La vostra testimonianza sulle creme per dermatite atopica
La nostra esperienza di coinvolgimento diretto dei pazienti, attraverso il sito Internet - nella sezione salute - sotto la voce “Questa la racconto”, lo ha dimostrato. Il 5 marzo siamo andati all’Emea (Agenzia europea dei medicinali), che ha sede a Londra e si occupa di autorizzare i farmaci con procedura centralizzata e vigilare sulla loro qualità, efficacia e sicurezza: abbiamo presentato i risultati del nostro progetto sulle creme Elidel e Protopic, che in poco più di due anni ha raccolto quasi cinquecento segnalazioni di cittadini (che ringraziamo), non solo sugli effetti indesiderati, ma anche sulle prescrizioni non appropriate e sull’uso poco corretto di questi farmaci. Si tratta di due prodotti sotto monitoraggio negli USA, in Europa e anche in Italia per i sospetti rischi di cancro associati al loro utilizzo.
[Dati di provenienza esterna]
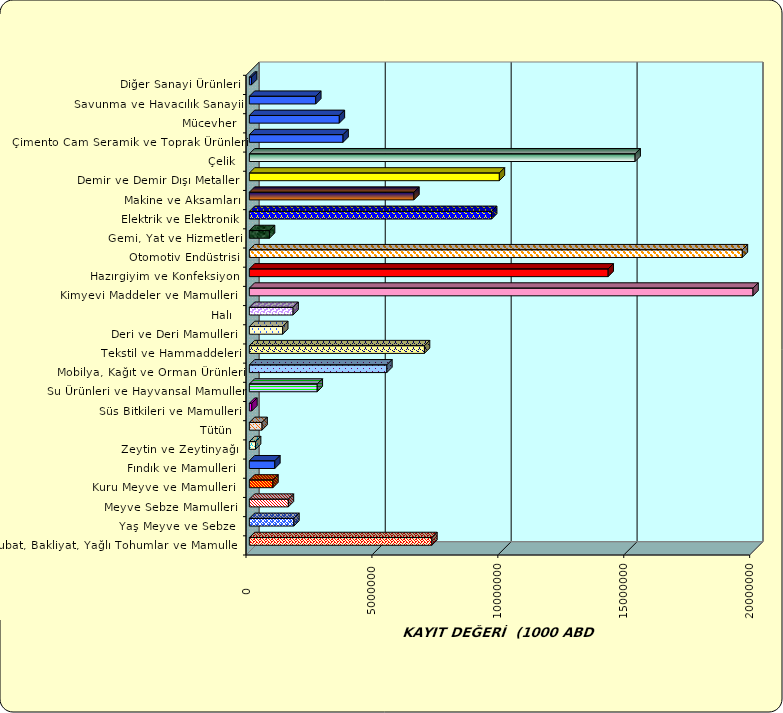
| Category | Series 0 |
|---|---|
|  Hububat, Bakliyat, Yağlı Tohumlar ve Mamulleri  | 7247608.952 |
|  Yaş Meyve ve Sebze   | 1767990.489 |
|  Meyve Sebze Mamulleri  | 1549689.716 |
|  Kuru Meyve ve Mamulleri   | 935862.367 |
|  Fındık ve Mamulleri  | 1011259.677 |
|  Zeytin ve Zeytinyağı  | 245860.998 |
|  Tütün  | 504364.231 |
|  Süs Bitkileri ve Mamulleri | 98362.628 |
|  Su Ürünleri ve Hayvansal Mamuller | 2695502.328 |
|  Mobilya, Kağıt ve Orman Ürünleri | 5460121.324 |
|  Tekstil ve Hammaddeleri | 6953620.744 |
|  Deri ve Deri Mamulleri  | 1324110.526 |
|  Halı  | 1736002.935 |
|  Kimyevi Maddeler ve Mamulleri   | 22630092.233 |
|  Hazırgiyim ve Konfeksiyon  | 14248017.66 |
|  Otomotiv Endüstrisi | 19576415.65 |
|  Gemi, Yat ve Hizmetleri | 799842.603 |
|  Elektrik ve Elektronik | 9620600.373 |
|  Makine ve Aksamları | 6533708.508 |
|  Demir ve Demir Dışı Metaller  | 9927851.182 |
|  Çelik | 15317664.841 |
|  Çimento Cam Seramik ve Toprak Ürünleri | 3720766.331 |
|  Mücevher | 3572481.907 |
|  Savunma ve Havacılık Sanayii | 2636816.323 |
|  Diğer Sanayi Ürünleri | 88537.107 |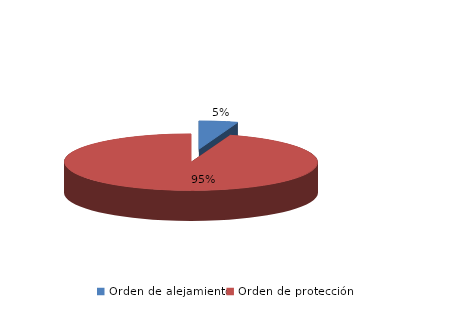
| Category | Series 0 |
|---|---|
| Orden de alejamiento | 34 |
| Orden de protección | 654 |

I risultati, notevoli e superiori alle aspettative, sono stati pubblicati in diverse puntate sulle nostre riviste, l'ultima è su Test Salute n, 77, dicembre 2008.

L'importanza delle vostre segnalazioni
Perché sono importanti queste segnalazioni provenienti dai cittadini?
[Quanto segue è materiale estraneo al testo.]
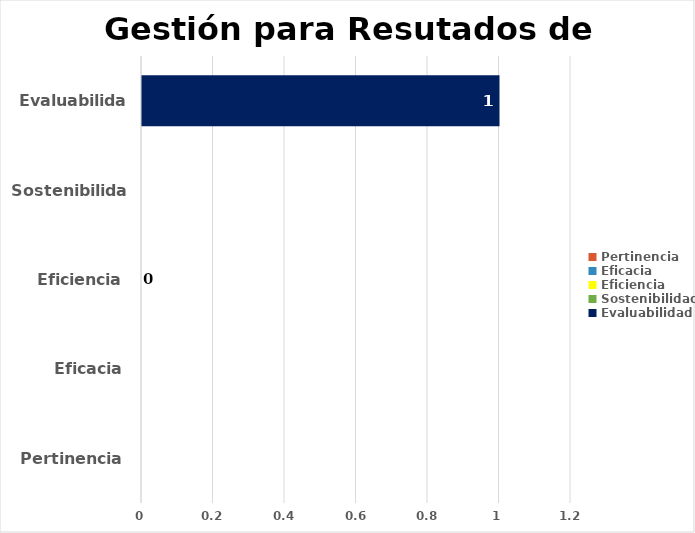
| Category | Series 2 |
|---|---|
| Pertinencia | 0 |
| Eficacia | 0 |
| Eficiencia | 0 |
| Sostenibilidad | 0 |
| Evaluabilidad | 1 |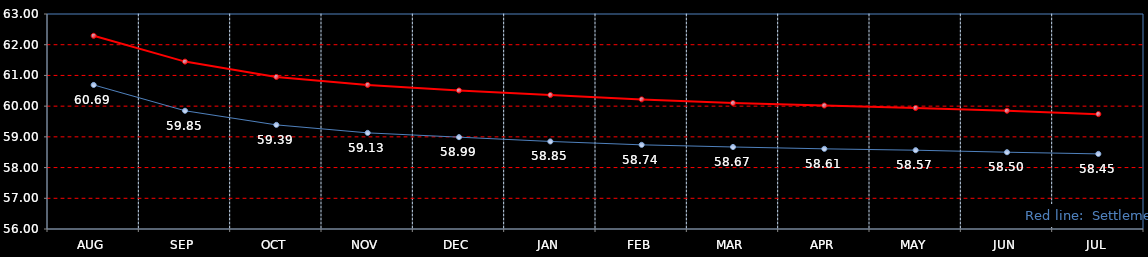
| Category | Last | Settlement |
|---|---|---|
| AUG | 60.69 | 62.29 |
| SEP | 59.85 | 61.45 |
| OCT | 59.39 | 60.95 |
| NOV | 59.13 | 60.69 |
| DEC | 58.99 | 60.51 |
| JAN | 58.85 | 60.36 |
| FEB | 58.74 | 60.22 |
| MAR | 58.67 | 60.1 |
| APR | 58.61 | 60.02 |
| MAY | 58.565 | 59.94 |
| JUN | 58.5 | 59.85 |
| JUL | 58.445 | 59.74 |

  • perché è necessario ascoltare la voce di chi usa i farmaci, facendone esperienza diretta
  • perché i consumatori segnalano in modo preciso e dettagliato
  • perché i consumatori segnalano molto più dei medici e dei farmacisti (per quanto la situazione della farmacovigilanza in Italia sia da qualche anno migliorata, anche grazie alle segnalazioni di altre figure professionali coinvolte, come gli infermieri)
  • perché i consumatori forniscono informazioni preziose sull’uso dei farmaci fuori dalle indicazioni approvate (in gergo tecnico si dice uso “off-label”), un dato che altrimenti non si riuscirebbe a reperire
  • perché è necessario raccogliere tutte le informazioni possibili per avere farmaci sicuri o comunque per utilizzarli al meglio, evitando il più possibile i rischi.
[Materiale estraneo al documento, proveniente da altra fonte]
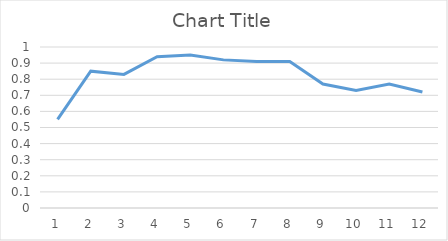
| Category | Series 0 |
|---|---|
| 0 | 0.55 |
| 1 | 0.85 |
| 2 | 0.83 |
| 3 | 0.94 |
| 4 | 0.95 |
| 5 | 0.92 |
| 6 | 0.91 |
| 7 | 0.91 |
| 8 | 0.77 |
| 9 | 0.73 |
| 10 | 0.77 |
| 11 | 0.72 |

E’ necessario quindi che le segnalazioni provenienti dai cittadini siano adeguatamente stimolate (in Italia, lo ricordiamo, la legge consente la segnalazione diretta dei cittadini all’autorità, cioè all’Aifa, Agenzia italiana del farmaco, ma non è promossa), a complemento delle segnalazioni di medici, farmacisti e di altri operatori sanitari. E’ necessario trovare un sistema efficace, riconosciuto a livello nazionale, per raccogliere la voce preziosa e insostituibile dei consumatori.